IN THE UNITED STATES COURT OF APPEALS
FOR THE FIFTH CIRCUIT United States Court of Appeals
Fifth Circuit
FILED
December 22, 2009
No. 08-20760 Charles R. Fulbruge III
Clerk
UNITED STATES OF AMERICA
Plaintiff-Appellee
v.
MICHAEL D GOODSON, also known as Mike Goodson
Defendant-Appellant
Appeal from the United States District Court
for the Southern District of Texas
USDC No. H-06-98
Before JOLLY, WIENER, and BARKSDALE, Circuit Judges.
PER CURIAM:*
Convicted, inter alia, of mail and wire fraud, Michael D. Goodson appeals
his conviction and sentence. Primarily, his contentions revolve around his
proceeding pro se. AFFIRMED.
I.
Prior to trial in July 2007, Goodson retained Abraham Fisch as his
attorney.

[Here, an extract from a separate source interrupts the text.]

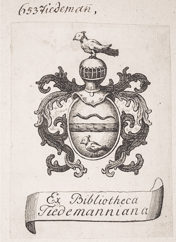 Wappen der Familie von Tiedemann
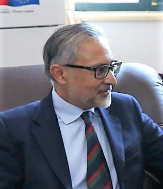 Moazzam Malik, britischer Botschafter in Indonesien und Osttimor
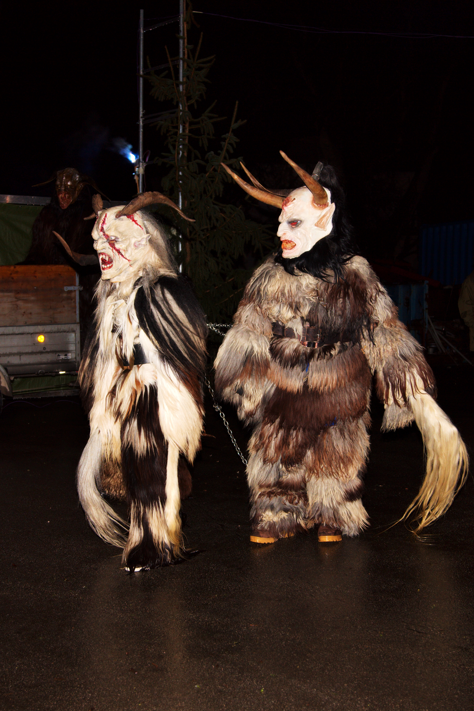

Fisch, however, was unable to represent Goodson because the United
States District Court for the Southern District of Texas denied his application
*
Pursuant to 5TH CIR . R. 47.5, the court has determined that this opinion should not
be published and is not precedent except under the limited circumstances set forth in 5TH CIR .
R. 47.5.4.
No. 08-20760
for renewal of admission to practice before that court. Therefore, the district
court appointed Robert Fickman to replace Fisch as Goodson’s counsel.
Subsequently, Goodson advised the district court by letter that he desired
Fisch to represent him, would not accept any attorney other than Fisch, and
requested the court to inform Fickman not to contact him again. At a pretrial
conference in April 2007, Goodson reiterated his position: he wanted Fisch as
counsel or no one. Consequently, the district court dismissed Fickman as
Goodson’s counsel.
Prior to trial, the district court held a Faretta hearing and again
questioned Goodson about his decision to proceed pro se. See generally Faretta
v. California, 422 U.S. 806 (1975) (holding defendant in state criminal trial has
constitutional right to proceed without counsel when he voluntarily and
intelligently elects to do so). During the Faretta hearing, the court repeatedly
admonished Goodson concerning the dangers of proceeding at trial without
counsel. The court also questioned him about his educational background and
experience, establishing that he possessed sufficient knowledge and
understanding to represent himself. As discussed infra, Goodson informed the
court that he did not intend to present a defense. The district court appointed
James Alston as standby counsel and informed Goodson that Alston would not
try the case but, instead, would act as a “walking lawbook” for Goodson at trial.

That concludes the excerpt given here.